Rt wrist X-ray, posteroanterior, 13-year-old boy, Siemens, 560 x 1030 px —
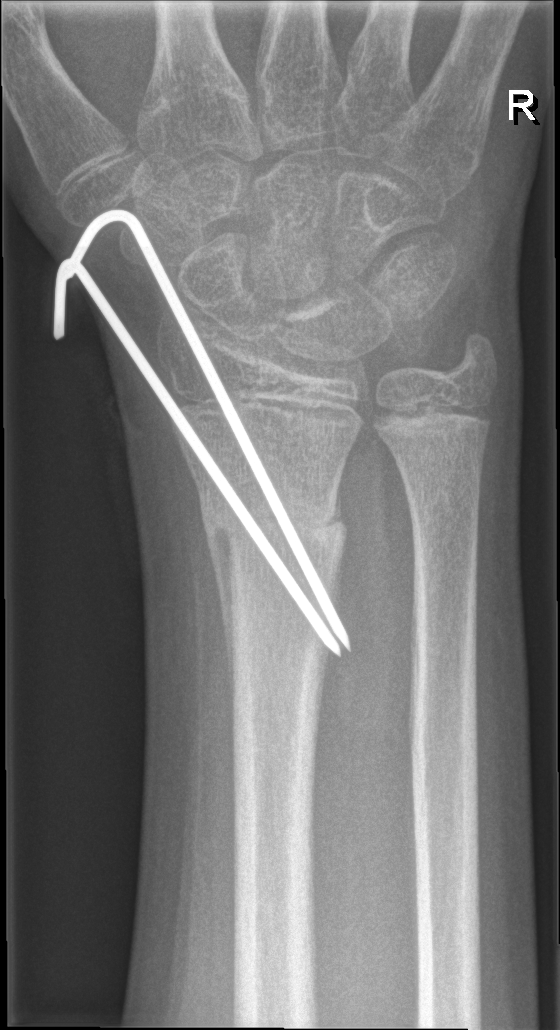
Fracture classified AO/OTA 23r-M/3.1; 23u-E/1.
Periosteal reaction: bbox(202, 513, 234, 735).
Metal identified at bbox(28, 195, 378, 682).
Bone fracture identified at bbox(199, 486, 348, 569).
==
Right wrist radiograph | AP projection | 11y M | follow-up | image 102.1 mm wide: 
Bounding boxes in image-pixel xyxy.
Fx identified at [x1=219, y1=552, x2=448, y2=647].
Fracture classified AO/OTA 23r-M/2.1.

Your task =>
The job here is to find each line above with the word "wrist" and copy it.

Answer for the task =>
Rt wrist X-ray, posteroanterior, 13-year-old boy, Siemens, 560 x 1030 px —
Right wrist radiograph | AP projection | 11y M | follow-up | image 102.1 mm wide: 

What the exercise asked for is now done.